__GOAL OF THE EXERCISE__: The copy you return must match the listing word for word and carry no pictures.
START INFORMATION GIVEN
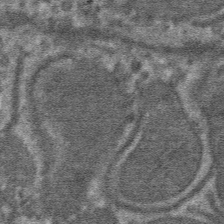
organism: Mouse
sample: Mouse hepatocytes
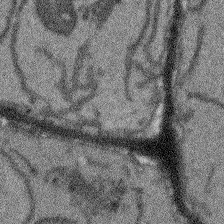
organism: Arabidopsis thaliana
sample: Root tip
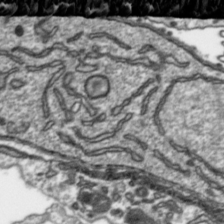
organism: Toxoplasma gondii
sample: Parasites in a vacuole inside a host cell
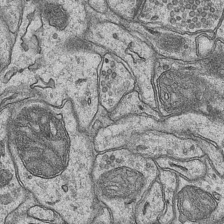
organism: Mouse
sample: CA1 Hippocampus
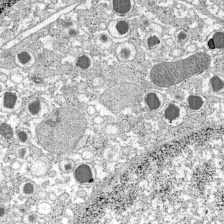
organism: C57BL Mouse
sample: Pancreatic islet
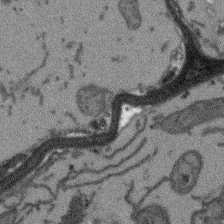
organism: Arabidopsis thaliana
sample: Root tip
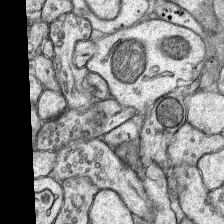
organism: Rat
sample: Hippocampus
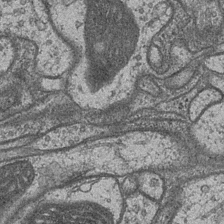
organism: Drosophila
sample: Optic medulla
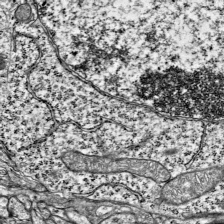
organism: Mouse
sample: Visual Cortex
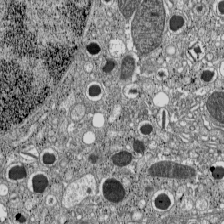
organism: C57BL Mouse
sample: Pancreatic islet
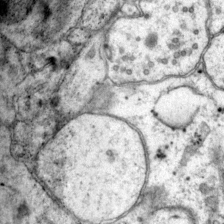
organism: Mouse
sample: Primary visual cortex
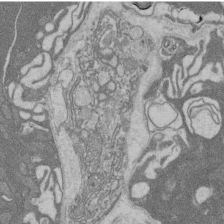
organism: Rat
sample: Salivary granule
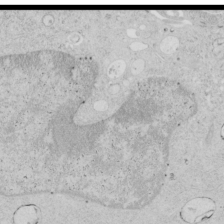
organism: Human
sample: Mitochondria in HCT116 cells
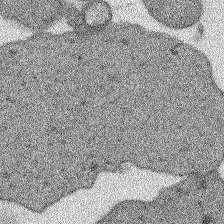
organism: Human
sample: HeLa cells
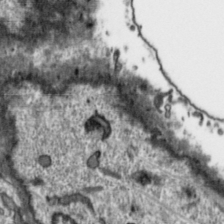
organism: Toxoplasma gondii
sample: Parasites in a vacuole inside a host cell
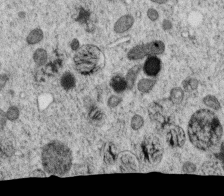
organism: C. elegans
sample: C. elegans oocyte; sperm cells
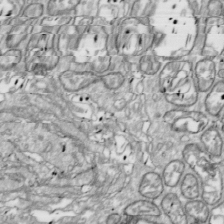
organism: Drosophila
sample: Cell division; meiosis; drosophila spermatocytes
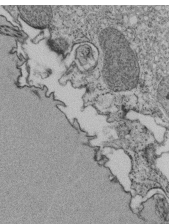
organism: Tetrahymena
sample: Cilia in tetrahymena
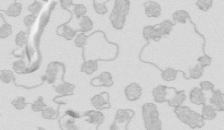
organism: Mouse
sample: Multiciliated cells
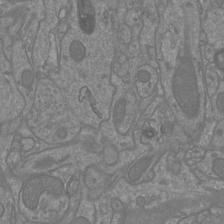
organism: Mouse
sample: Cortical neurons
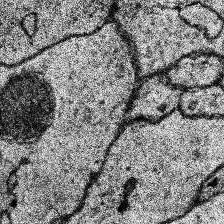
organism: Human
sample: Temporal Lobe
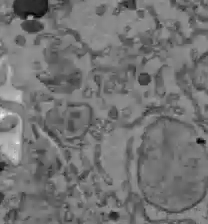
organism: C57BL Mouse
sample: Liver
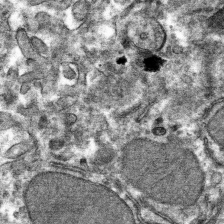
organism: Mouse
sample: Mouse hepatocytes
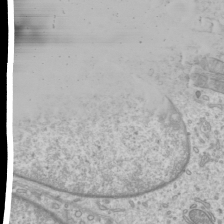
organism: Mouse
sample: Cilia; mouse epididymis
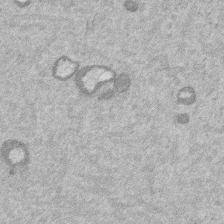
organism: Mouse
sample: Dividing mouse embryo 1 cell stage
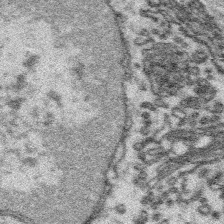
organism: Platynereis dumerilii
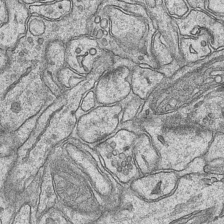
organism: Mouse
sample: CA1 Hippocampus
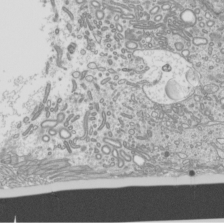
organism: Mouse
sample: Cilia; mouse epididymis
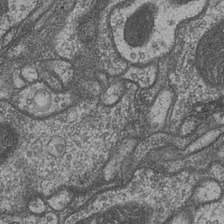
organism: Drosophila
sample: Optic medulla
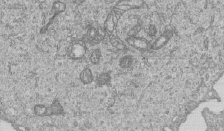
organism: Human
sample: MDA-MB-231 cells
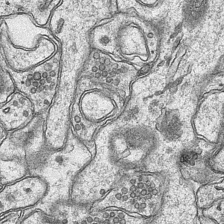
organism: Mouse
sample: CA1 Hippocampus
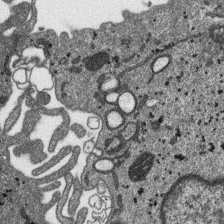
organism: Human
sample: Lung epithelial cells infected with SARS-CoV-2
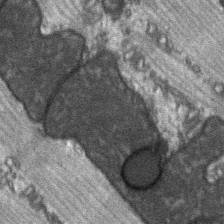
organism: C57BL Mouse
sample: Soleus
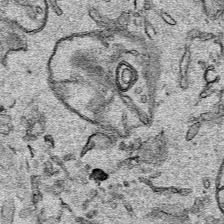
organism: Human
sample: Mitochondria in HCT116 cells
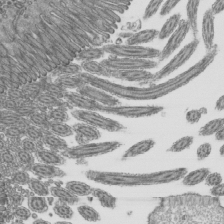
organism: Mouse
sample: Mouse epididymis efferent ductule cilia
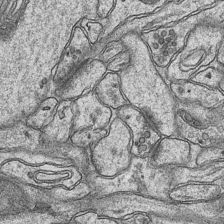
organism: Mouse
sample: CA1 Hippocampus
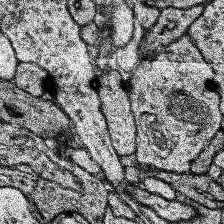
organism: Human
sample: Temporal Lobe
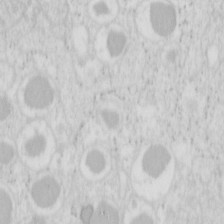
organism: Mouse
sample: Pancreas
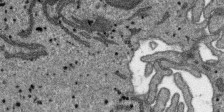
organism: Human
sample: Lung epithelial cells, uninfected (mock) control
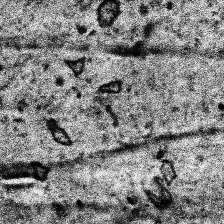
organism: Human
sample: Temporal Lobe
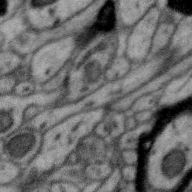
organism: Zebra finch
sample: Brain
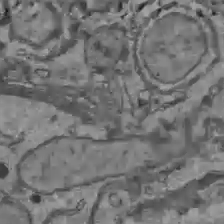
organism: C57BL Mouse
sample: Liver
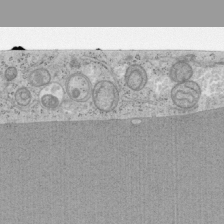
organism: Human
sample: HeLa cells
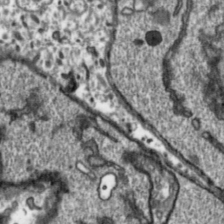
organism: Toxoplasma gondii
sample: Parasites in a vacuole inside a host cell
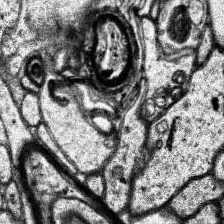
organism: Human
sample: Temporal Lobe
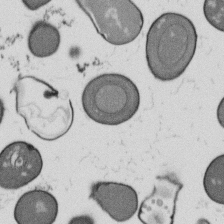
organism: B. subtilis
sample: Bacterial spore
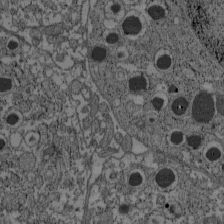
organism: C57BL Mouse
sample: Pancreatic islet
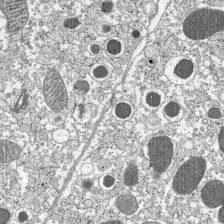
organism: C57BL Mouse
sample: Pancreatic islet
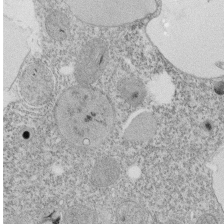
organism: Tetrahymena
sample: Cilia in tetrahymena
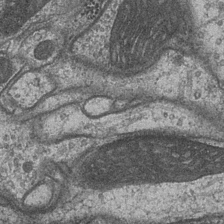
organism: Drosophila
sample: Optic medulla
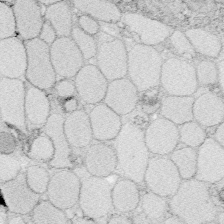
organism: Zebrafish
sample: Whole-Brain
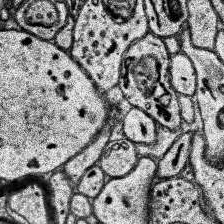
END INFORMATION GIVEN
__RESULT BELOW__:
organism: Mouse
sample: Mouse hepatocytes
organism: Arabidopsis thaliana
sample: Root tip
organism: Toxoplasma gondii
sample: Parasites in a vacuole inside a host cell
organism: Mouse
sample: CA1 Hippocampus
organism: C57BL Mouse
sample: Pancreatic islet
organism: Arabidopsis thaliana
sample: Root tip
organism: Rat
sample: Hippocampus
organism: Drosophila
sample: Optic medulla
organism: Mouse
sample: Visual Cortex
organism: C57BL Mouse
sample: Pancreatic islet
organism: Mouse
sample: Primary visual cortex
organism: Rat
sample: Salivary granule
organism: Human
sample: Mitochondria in HCT116 cells
organism: Human
sample: HeLa cells
organism: Toxoplasma gondii
sample: Parasites in a vacuole inside a host cell
organism: C. elegans
sample: C. elegans oocyte; sperm cells
organism: Drosophila
sample: Cell division; meiosis; drosophila spermatocytes
organism: Tetrahymena
sample: Cilia in tetrahymena
organism: Mouse
sample: Multiciliated cells
organism: Mouse
sample: Cortical neurons
organism: Human
sample: Temporal Lobe
organism: C57BL Mouse
sample: Liver
organism: Mouse
sample: Mouse hepatocytes
organism: Mouse
sample: Cilia; mouse epididymis
organism: Mouse
sample: Dividing mouse embryo 1 cell stage
organism: Platynereis dumerilii
organism: Mouse
sample: CA1 Hippocampus
organism: Mouse
sample: Cilia; mouse epididymis
organism: Drosophila
sample: Optic medulla
organism: Human
sample: MDA-MB-231 cells
organism: Mouse
sample: CA1 Hippocampus
organism: Human
sample: Lung epithelial cells infected with SARS-CoV-2
organism: C57BL Mouse
sample: Soleus
organism: Human
sample: Mitochondria in HCT116 cells
organism: Mouse
sample: Mouse epididymis efferent ductule cilia
organism: Mouse
sample: CA1 Hippocampus
organism: Human
sample: Temporal Lobe
organism: Mouse
sample: Pancreas
organism: Human
sample: Lung epithelial cells, uninfected (mock) control
organism: Human
sample: Temporal Lobe
organism: Zebra finch
sample: Brain
organism: C57BL Mouse
sample: Liver
organism: Human
sample: HeLa cells
organism: Toxoplasma gondii
sample: Parasites in a vacuole inside a host cell
organism: Human
sample: Temporal Lobe
organism: B. subtilis
sample: Bacterial spore
organism: C57BL Mouse
sample: Pancreatic islet
organism: C57BL Mouse
sample: Pancreatic islet
organism: Tetrahymena
sample: Cilia in tetrahymena
organism: Drosophila
sample: Optic medulla
organism: Zebrafish
sample: Whole-Brain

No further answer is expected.